◆ **Records from a data source**

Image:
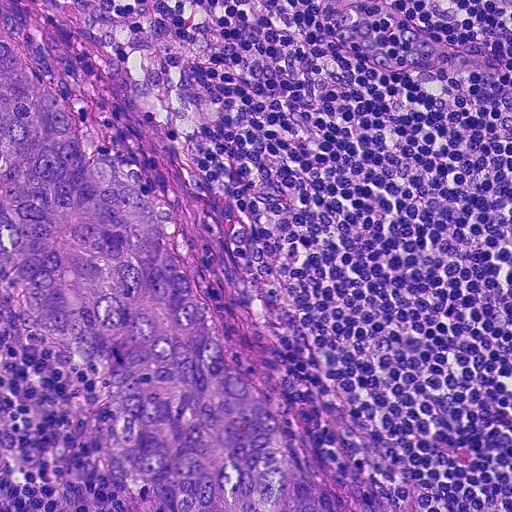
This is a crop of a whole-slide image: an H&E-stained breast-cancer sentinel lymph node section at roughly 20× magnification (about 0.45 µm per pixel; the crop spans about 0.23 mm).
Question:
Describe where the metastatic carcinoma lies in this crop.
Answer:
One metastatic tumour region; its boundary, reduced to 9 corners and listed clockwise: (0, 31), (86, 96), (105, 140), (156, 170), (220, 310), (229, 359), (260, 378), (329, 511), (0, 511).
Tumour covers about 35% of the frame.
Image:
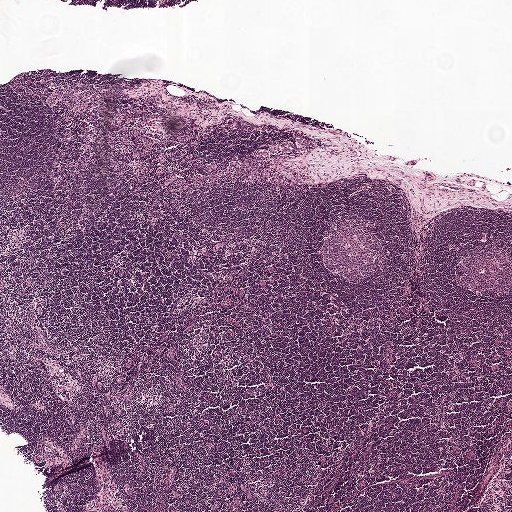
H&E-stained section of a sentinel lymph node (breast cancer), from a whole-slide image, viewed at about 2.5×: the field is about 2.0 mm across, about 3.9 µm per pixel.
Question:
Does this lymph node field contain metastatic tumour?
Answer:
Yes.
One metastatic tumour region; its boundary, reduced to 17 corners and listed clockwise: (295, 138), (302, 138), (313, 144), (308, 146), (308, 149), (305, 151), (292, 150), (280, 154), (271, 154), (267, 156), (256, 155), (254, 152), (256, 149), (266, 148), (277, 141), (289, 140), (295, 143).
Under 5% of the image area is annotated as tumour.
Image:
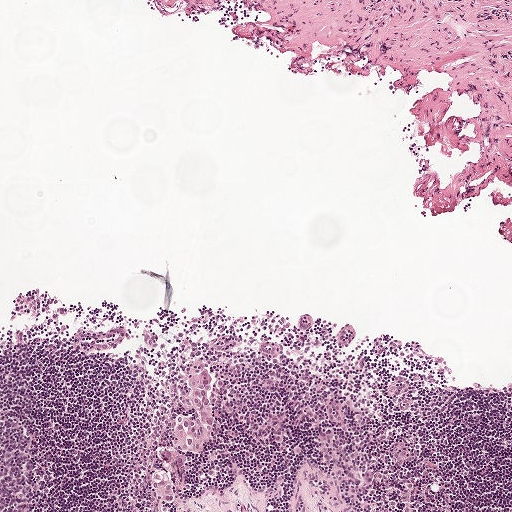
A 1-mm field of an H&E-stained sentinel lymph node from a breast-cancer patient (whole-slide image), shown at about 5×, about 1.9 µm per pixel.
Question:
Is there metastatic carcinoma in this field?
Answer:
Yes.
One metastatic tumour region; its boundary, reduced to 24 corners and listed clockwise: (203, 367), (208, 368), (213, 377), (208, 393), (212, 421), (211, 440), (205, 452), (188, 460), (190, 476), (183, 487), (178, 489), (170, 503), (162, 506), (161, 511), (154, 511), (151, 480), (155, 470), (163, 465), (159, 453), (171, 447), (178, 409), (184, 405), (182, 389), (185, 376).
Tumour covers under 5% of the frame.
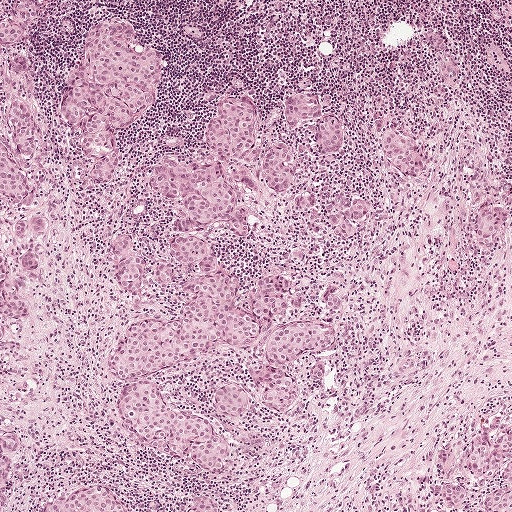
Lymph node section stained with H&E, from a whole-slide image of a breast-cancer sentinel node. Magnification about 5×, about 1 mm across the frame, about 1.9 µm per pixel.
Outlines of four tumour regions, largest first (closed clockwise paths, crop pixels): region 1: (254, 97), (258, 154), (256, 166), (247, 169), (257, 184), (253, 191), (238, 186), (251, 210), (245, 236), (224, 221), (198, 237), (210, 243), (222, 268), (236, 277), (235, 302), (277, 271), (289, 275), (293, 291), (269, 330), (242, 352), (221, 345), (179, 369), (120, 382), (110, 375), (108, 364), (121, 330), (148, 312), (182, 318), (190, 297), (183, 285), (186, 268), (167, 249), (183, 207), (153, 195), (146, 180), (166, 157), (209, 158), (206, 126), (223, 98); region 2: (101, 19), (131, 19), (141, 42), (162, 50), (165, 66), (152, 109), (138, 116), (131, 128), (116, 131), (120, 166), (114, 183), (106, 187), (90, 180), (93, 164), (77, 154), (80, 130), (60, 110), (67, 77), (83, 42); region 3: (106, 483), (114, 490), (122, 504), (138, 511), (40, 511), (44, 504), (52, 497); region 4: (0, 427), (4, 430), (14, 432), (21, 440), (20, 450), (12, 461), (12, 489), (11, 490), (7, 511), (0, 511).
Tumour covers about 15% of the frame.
==
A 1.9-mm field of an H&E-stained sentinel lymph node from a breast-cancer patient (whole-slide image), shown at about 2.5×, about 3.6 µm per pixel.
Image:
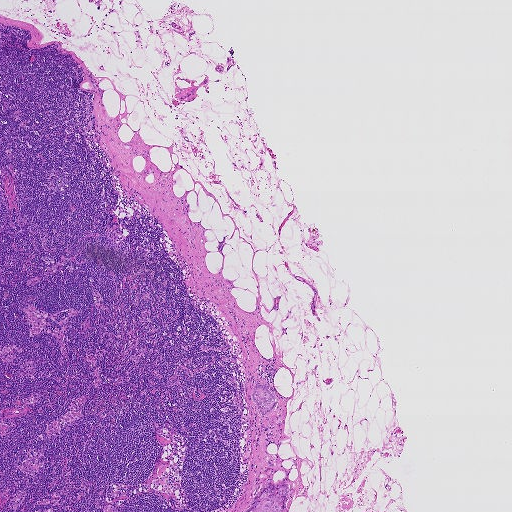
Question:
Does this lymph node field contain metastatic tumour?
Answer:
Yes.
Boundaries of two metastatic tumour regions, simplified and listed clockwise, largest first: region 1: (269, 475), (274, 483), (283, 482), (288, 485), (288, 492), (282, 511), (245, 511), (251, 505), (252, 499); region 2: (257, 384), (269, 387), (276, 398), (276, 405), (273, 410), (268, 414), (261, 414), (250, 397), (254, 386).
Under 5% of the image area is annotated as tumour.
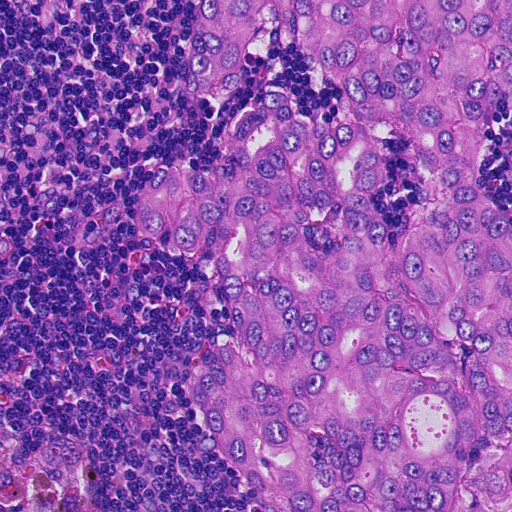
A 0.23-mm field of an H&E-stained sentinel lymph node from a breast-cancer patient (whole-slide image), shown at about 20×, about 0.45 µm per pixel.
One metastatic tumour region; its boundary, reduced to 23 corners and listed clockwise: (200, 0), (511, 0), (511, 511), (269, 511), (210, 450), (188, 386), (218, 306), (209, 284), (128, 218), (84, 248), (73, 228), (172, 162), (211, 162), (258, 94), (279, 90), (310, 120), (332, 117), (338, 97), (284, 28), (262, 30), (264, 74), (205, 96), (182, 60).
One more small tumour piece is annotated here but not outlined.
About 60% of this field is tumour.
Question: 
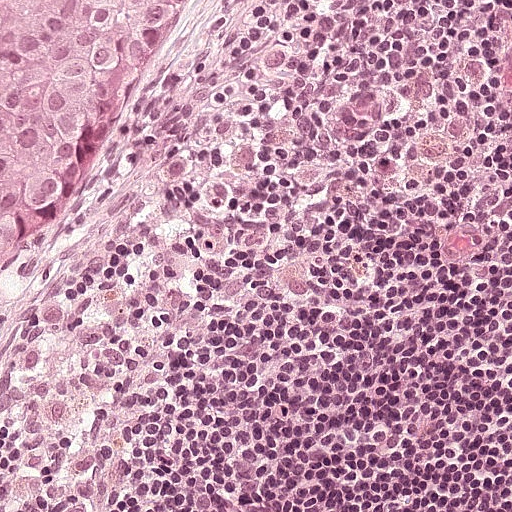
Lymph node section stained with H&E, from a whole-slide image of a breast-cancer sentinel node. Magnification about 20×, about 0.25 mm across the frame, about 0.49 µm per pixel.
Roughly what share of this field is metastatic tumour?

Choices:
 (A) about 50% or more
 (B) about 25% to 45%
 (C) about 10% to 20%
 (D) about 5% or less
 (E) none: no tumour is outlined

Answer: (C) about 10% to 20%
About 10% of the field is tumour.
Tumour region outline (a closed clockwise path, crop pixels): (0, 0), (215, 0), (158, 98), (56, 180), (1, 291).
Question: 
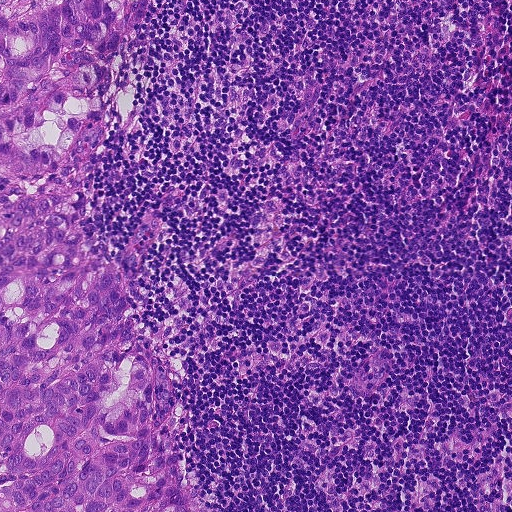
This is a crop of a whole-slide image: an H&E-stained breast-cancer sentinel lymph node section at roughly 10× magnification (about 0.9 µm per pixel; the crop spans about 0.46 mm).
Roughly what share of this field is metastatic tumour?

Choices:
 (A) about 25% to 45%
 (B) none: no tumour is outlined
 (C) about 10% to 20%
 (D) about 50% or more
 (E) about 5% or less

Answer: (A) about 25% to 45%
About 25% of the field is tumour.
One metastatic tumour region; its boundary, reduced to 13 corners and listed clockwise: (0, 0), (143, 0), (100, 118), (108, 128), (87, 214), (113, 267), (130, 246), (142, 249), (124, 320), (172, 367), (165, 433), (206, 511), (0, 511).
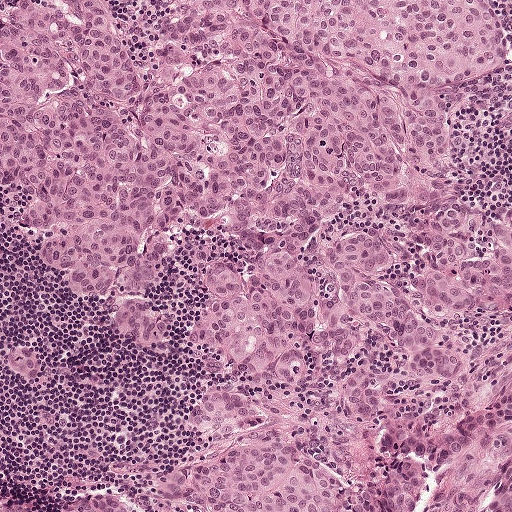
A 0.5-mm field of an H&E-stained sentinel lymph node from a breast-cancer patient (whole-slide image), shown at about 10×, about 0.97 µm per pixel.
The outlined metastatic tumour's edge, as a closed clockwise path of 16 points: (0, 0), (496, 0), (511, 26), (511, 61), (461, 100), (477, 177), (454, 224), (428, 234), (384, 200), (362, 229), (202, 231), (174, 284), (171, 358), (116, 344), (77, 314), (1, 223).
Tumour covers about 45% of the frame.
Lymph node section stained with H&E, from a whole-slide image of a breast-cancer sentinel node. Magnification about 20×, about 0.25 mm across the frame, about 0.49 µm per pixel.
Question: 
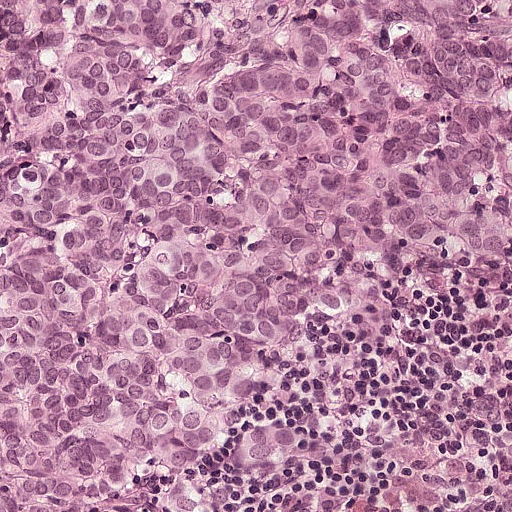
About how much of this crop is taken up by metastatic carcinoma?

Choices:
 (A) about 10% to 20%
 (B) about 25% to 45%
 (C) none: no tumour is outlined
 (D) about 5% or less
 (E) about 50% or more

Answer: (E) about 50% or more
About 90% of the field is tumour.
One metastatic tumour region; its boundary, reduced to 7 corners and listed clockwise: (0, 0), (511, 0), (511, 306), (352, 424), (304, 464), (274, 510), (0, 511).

◆ **WORK INSTRUCTIONS**
State the number of lines in the records that contain the string "none". Nothing else is needed.

◆ **WRITTEN ANSWER**
3